Tuesday, June 28, 2005
BUDDHA IMAGE WILL NOT BE SOLD TO ONLINE GAMING ENTERPRISE, BRADY VOWS
Yesterday as I was eating lunch, during a meditative lull in my ruminations I turned and looked out the door to check the garden (I'd earlier seen a solo scout-monkey nonchalantly strolling the roofridge of the house across the road, covertly ogling my reddening tomatoes) when my eye was caught by Buddha waving at me from within the chestnut tree - the tree that is even now sending out its ivory catkins and blessing the air with chestnut perfume.

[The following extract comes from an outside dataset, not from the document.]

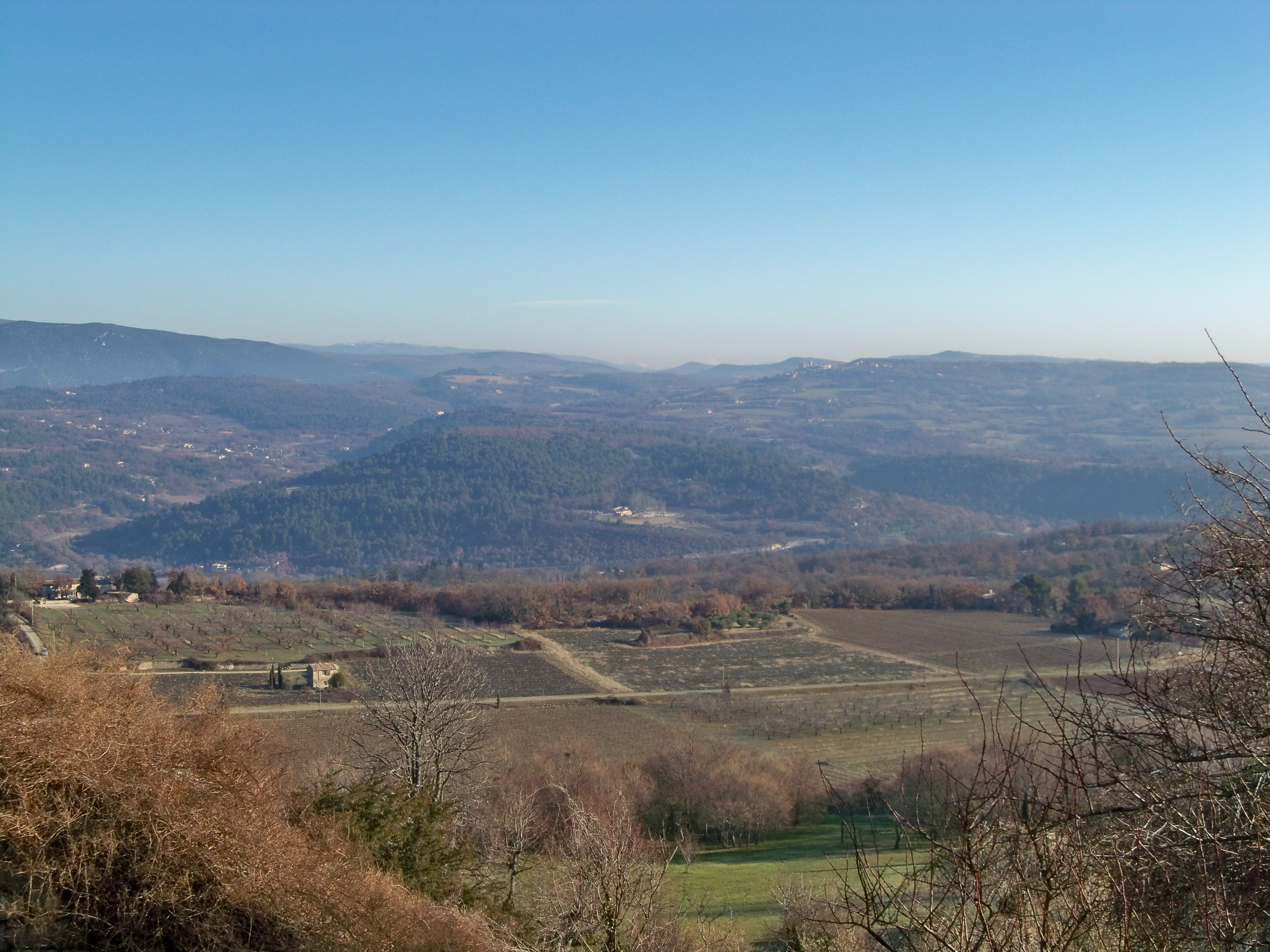 paysage autour de Saignon, Vaucluse, France

I had to blink to see if it was maybe my aging eyes, or a seldom overactive religious imagination, but no, it was Buddha alright, perfectly framed in the deck railing, Buddha as depicted in the ancient way in the dark grotto, right down to the soul patch. I'd recognize him anywhere, and though I certainly wouldn't expect to see him in a grilled cheese sandwich or a highway oil slick or anything - like some decorum-deficient icons I know - he was perfectly at home amidst the moss on the side of the flowering chestnut tree.
This cannot but be a good omen, I felt, before getting the camera; perhaps the monkeys will leave me more of my tomatoes and plums this year? Or perhaps the graceful wave of that five-fingered lichen hand was assurance of other good fortune pending for us all, like a sudden administration change in my home country. Or the wise one might be sagely saying: “Don't get your hopes up.”

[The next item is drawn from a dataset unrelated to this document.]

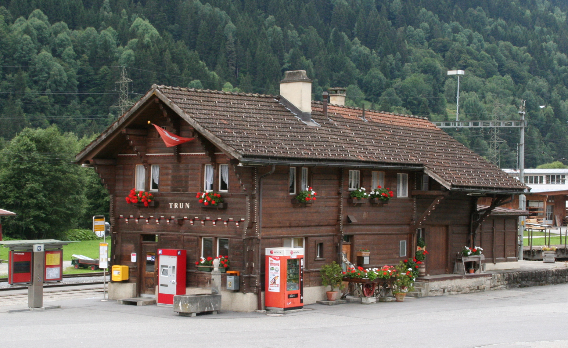 Trun GR Bahnhof

Closer up, Buddha was found to consist of an impressive blend of lichen, bark, moss and illumination, but truth resides as much in the distant view as in the near. Thank god Buddha wasn't one of those miracle-wielding gurus, so there won't be any reverent mobs climbing the mountain to trample my garden while clutching freshly bought lottery tickets.

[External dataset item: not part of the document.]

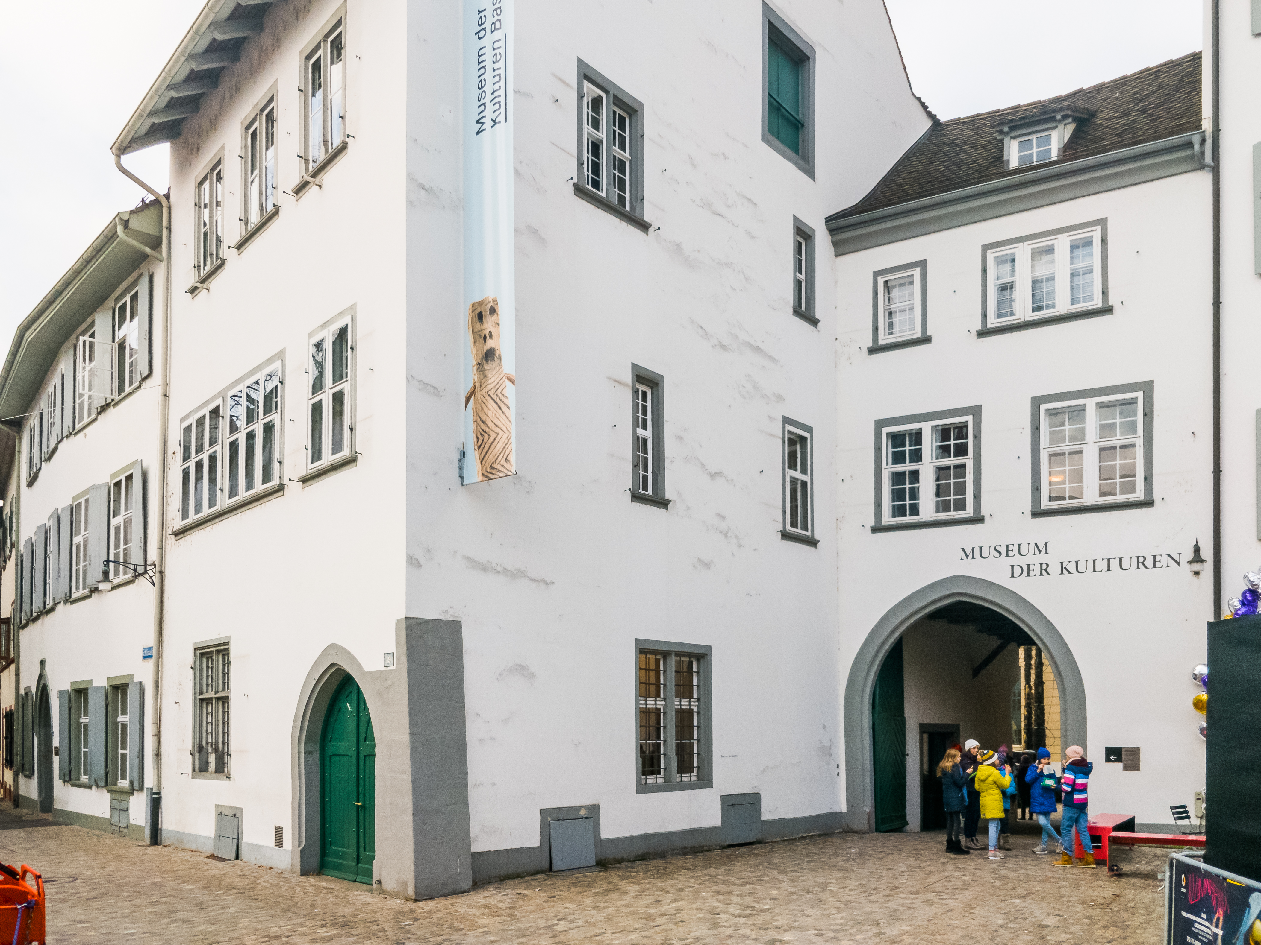 Museum der Kulturen Basel, Münsterplatz

Despite numerous suggestions, the tree will not be offered on eBay; and when said online gaming enterprise calls and offers me 50,000 dollars or so for just that section of the trunk to put in their redeemer museum alongside the grilled cheese and French toast, I shall tell them that Buddha is not for sale.
Nature will be nature, though, so I suspect that when the delayed seasonal rains finally come pouring down the side of that tree, we may well be favored with the apparition of Jimi Hendrix, another of Buddha's many forms.